Session grouping
Every request through modelux lives in a three-level hierarchy:
conversation ← a long-lived thread
└── trace ← one agent run / user turn
└── request ← one HTTP call to the proxy
Request is the lowest level — a single HTTP call in, single response out. modelux
gives every request a UUID and echoes it back in the X-Modelux-Request-Id
response header. Always present. You don’t set it; modelux does.
Trace groups the LLM calls that serve a single user-facing prompt. In a
simple chatbot that’s one LLM call per trace. In an agent workflow — tool
loops, query-rewrite → retrieve → synthesize chains — one user turn fans
out into several LLM calls, all sharing one trace_id. Vocabulary matches
OpenTelemetry / LangSmith / Langfuse.
Conversation groups turns in a long-lived thread. A chatbot session
between a user and your app spans many user↔assistant exchanges; each turn
is one trace; the whole thread shares one conversation_id.
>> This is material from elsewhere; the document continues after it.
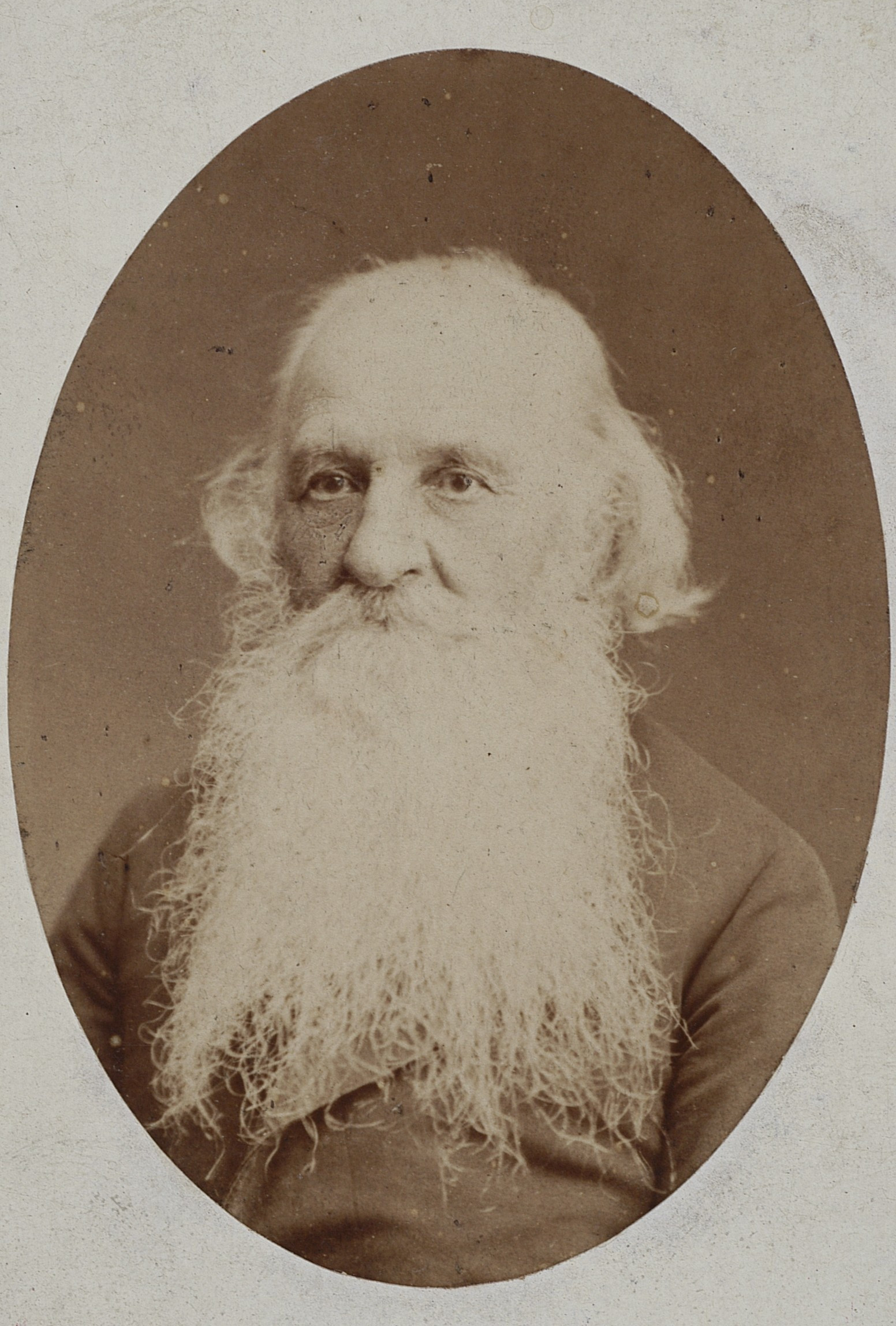 Tomasz Bułhak, ok. 1885 r.

Both trace_id and conversation_id are customer-supplied — modelux
doesn’t invent them because only you know where your turn boundaries are.
Setting them
HTTP headers — works on every SDK that lets you attach custom headers:
curl https://api.modelux.ai/openai/v1/chat/completions \
-H "Authorization: Bearer mlx_sk_..." \
-H "X-Modelux-Conversation-Id: chat-42" \
-H "X-Modelux-Trace-Id: turn-17" \
-H "Content-Type: application/json" \
-d '{"model":"gpt-4o-mini","messages":[{"role":"user","content":"Hi"}]}'
Body metadata — for SDKs that don’t expose custom headers (some chat
libraries), modelux reads metadata.trace_id and metadata.conversation_id
from the OpenAI-compatible request body as a fallback:
{
"model": "gpt-4o-mini",
"messages": [{"role": "user", "content": "Hi"}],
"metadata": {
"conversation_id": "chat-42",
"trace_id": "turn-17"
}
}
The same fallback works on the Anthropic surface — set metadata.trace_id /
metadata.conversation_id alongside the existing metadata.user_id.
modelux parses the metadata and strips it before forwarding to the upstream
provider, so OpenAI/Anthropic won’t see unknown fields.
Headers win when both are set.
Where you see it in the dashboard
- Overview — “Top conversations by cost” card ranks long-lived threads
by spend in the selected window. Hidden when no requests in the window
carry a
conversation_id. - Analytics — “Trace fan-out” histogram shows the distribution of requests per trace (1, 2-3, 4-6, 7-10, 11-20, 21+). The right tail is where runaway tool loops and buggy agents show up. A “Worst trace →” link jumps to the single trace with the highest fanout.
- Logs — filter by
traceIdorconversationIdin the filter bar. When aconversationIdis set, a summary card appears above the logs table with the full per-trace timeline of that conversation. Stats bar above the table showsN conversations · M traces · K requests · $Xfor the current filter. - Log detail —
Trace IDandConversation IDrender as clickable links that drill into the filtered view.
Management API + MCP
GET /manage/v1/logs?conversationId=<id>&traceId=<id>
GET /manage/v1/conversations/[id] # timeline + aggregates
MCP tools: list_logs takes the same filter params, and get_conversation
returns the timeline programmatically.
What to use them for
| Question | Filter or view |
|---|---|
| ”Which chat threads are costing the most?” | Overview → Top conversations |
| ”Are any of my agent runs fanning out too much?” | Analytics → Trace fan-out |
| ”Show me every call in conversation X” | /logs?conversationId=X |
| ”Show me every call in this one agent run” | /logs?traceId=X |
| ”What’s the cost of this conversation?” | Conversation summary card on /logs?conversationId=X |
What about end_user_id?
End user is an orthogonal dimension — one user can span many conversations,
and one conversation can involve multiple users (e.g. support handoff).
Set it via X-Modelux-User-Id or the OpenAI-compatible user field on the
request body. It answers “who” rather than “which thread.” All three
(end_user_id, conversation_id, trace_id) can be set independently.